Task details
A verbatim repetition of the data below is requested, without images.

[Opening Data for this exercise section]

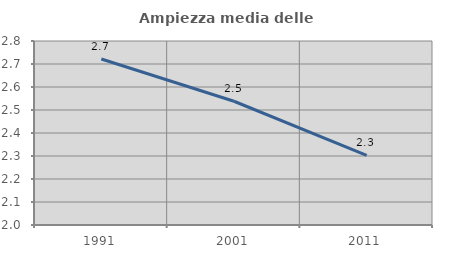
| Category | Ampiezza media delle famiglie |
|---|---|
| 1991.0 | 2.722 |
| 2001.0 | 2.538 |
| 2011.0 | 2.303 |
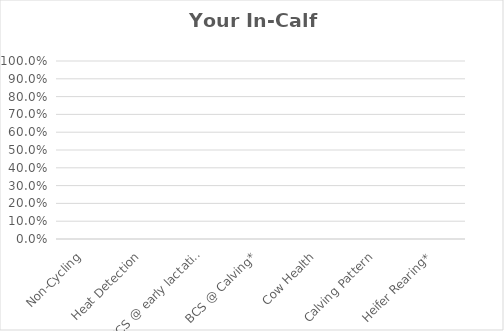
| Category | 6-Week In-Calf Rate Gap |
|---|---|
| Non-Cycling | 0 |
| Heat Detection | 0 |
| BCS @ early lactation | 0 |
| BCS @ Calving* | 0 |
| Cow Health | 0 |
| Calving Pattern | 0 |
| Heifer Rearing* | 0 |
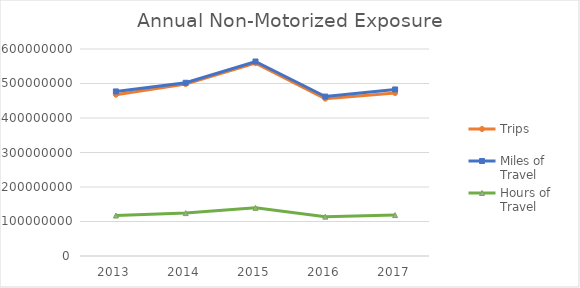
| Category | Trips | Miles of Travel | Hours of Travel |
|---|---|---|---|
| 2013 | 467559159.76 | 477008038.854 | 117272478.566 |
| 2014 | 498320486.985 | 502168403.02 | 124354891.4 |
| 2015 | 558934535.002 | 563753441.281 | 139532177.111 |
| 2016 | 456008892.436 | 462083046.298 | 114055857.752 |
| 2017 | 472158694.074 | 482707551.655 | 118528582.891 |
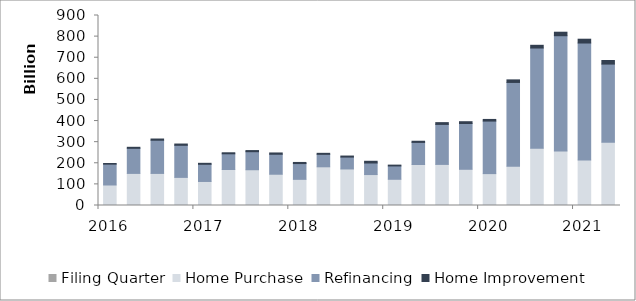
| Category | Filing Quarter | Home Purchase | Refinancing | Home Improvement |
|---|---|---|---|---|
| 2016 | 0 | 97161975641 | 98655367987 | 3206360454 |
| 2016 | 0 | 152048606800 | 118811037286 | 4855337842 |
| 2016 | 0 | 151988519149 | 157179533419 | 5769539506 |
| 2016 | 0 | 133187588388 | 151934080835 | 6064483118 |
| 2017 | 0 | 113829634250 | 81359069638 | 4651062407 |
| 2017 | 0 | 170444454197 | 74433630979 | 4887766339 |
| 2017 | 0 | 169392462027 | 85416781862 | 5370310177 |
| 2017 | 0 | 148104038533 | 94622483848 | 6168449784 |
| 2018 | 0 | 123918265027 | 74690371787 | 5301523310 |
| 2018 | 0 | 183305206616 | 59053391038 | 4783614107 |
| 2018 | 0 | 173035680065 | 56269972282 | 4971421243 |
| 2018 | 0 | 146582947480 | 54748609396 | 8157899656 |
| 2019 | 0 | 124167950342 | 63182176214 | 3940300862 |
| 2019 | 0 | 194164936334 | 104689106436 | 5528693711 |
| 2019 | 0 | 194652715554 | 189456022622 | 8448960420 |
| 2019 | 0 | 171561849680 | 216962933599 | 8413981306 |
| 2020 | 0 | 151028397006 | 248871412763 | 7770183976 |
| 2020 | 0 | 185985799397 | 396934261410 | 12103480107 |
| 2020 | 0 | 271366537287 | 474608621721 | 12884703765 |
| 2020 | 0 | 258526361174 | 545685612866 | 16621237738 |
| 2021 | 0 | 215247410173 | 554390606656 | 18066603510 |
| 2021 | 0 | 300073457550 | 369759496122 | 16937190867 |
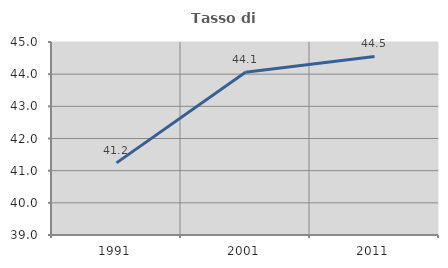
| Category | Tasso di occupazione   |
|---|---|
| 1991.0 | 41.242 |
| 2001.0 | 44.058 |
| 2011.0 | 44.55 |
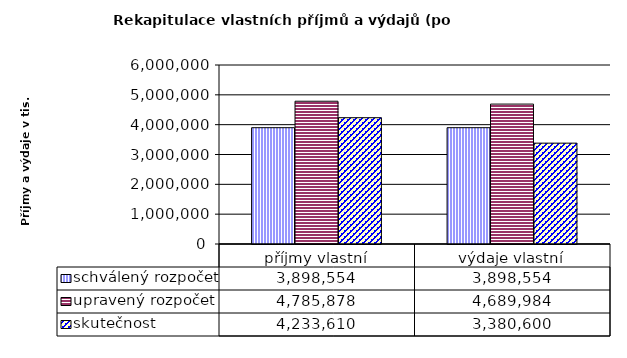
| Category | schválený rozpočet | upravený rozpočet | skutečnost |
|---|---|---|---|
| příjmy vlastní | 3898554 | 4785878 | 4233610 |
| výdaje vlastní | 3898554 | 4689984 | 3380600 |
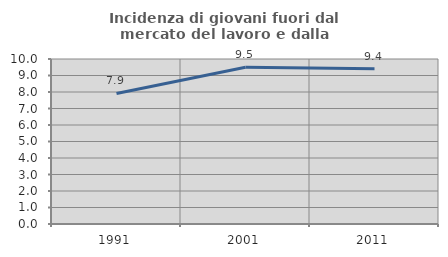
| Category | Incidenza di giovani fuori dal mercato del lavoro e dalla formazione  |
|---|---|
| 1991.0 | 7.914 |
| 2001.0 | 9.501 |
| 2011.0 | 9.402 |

[Closing Data for this exercise section]

Response below
| Category | Ampiezza media delle famiglie |
|---|---|
| 1991.0 | 2.722 |
| 2001.0 | 2.538 |
| 2011.0 | 2.303 |
| Category | 6-Week In-Calf Rate Gap |
|---|---|
| Non-Cycling | 0 |
| Heat Detection | 0 |
| BCS @ early lactation | 0 |
| BCS @ Calving* | 0 |
| Cow Health | 0 |
| Calving Pattern | 0 |
| Heifer Rearing* | 0 |
| Category | Trips | Miles of Travel | Hours of Travel |
|---|---|---|---|
| 2013 | 467559159.76 | 477008038.854 | 117272478.566 |
| 2014 | 498320486.985 | 502168403.02 | 124354891.4 |
| 2015 | 558934535.002 | 563753441.281 | 139532177.111 |
| 2016 | 456008892.436 | 462083046.298 | 114055857.752 |
| 2017 | 472158694.074 | 482707551.655 | 118528582.891 |
| Category | Filing Quarter | Home Purchase | Refinancing | Home Improvement |
|---|---|---|---|---|
| 2016 | 0 | 97161975641 | 98655367987 | 3206360454 |
| 2016 | 0 | 152048606800 | 118811037286 | 4855337842 |
| 2016 | 0 | 151988519149 | 157179533419 | 5769539506 |
| 2016 | 0 | 133187588388 | 151934080835 | 6064483118 |
| 2017 | 0 | 113829634250 | 81359069638 | 4651062407 |
| 2017 | 0 | 170444454197 | 74433630979 | 4887766339 |
| 2017 | 0 | 169392462027 | 85416781862 | 5370310177 |
| 2017 | 0 | 148104038533 | 94622483848 | 6168449784 |
| 2018 | 0 | 123918265027 | 74690371787 | 5301523310 |
| 2018 | 0 | 183305206616 | 59053391038 | 4783614107 |
| 2018 | 0 | 173035680065 | 56269972282 | 4971421243 |
| 2018 | 0 | 146582947480 | 54748609396 | 8157899656 |
| 2019 | 0 | 124167950342 | 63182176214 | 3940300862 |
| 2019 | 0 | 194164936334 | 104689106436 | 5528693711 |
| 2019 | 0 | 194652715554 | 189456022622 | 8448960420 |
| 2019 | 0 | 171561849680 | 216962933599 | 8413981306 |
| 2020 | 0 | 151028397006 | 248871412763 | 7770183976 |
| 2020 | 0 | 185985799397 | 396934261410 | 12103480107 |
| 2020 | 0 | 271366537287 | 474608621721 | 12884703765 |
| 2020 | 0 | 258526361174 | 545685612866 | 16621237738 |
| 2021 | 0 | 215247410173 | 554390606656 | 18066603510 |
| 2021 | 0 | 300073457550 | 369759496122 | 16937190867 |
| Category | Tasso di occupazione   |
|---|---|
| 1991.0 | 41.242 |
| 2001.0 | 44.058 |
| 2011.0 | 44.55 |
| Category | schválený rozpočet | upravený rozpočet | skutečnost |
|---|---|---|---|
| příjmy vlastní | 3898554 | 4785878 | 4233610 |
| výdaje vlastní | 3898554 | 4689984 | 3380600 |
| Category | Incidenza di giovani fuori dal mercato del lavoro e dalla formazione  |
|---|---|
| 1991.0 | 7.914 |
| 2001.0 | 9.501 |
| 2011.0 | 9.402 |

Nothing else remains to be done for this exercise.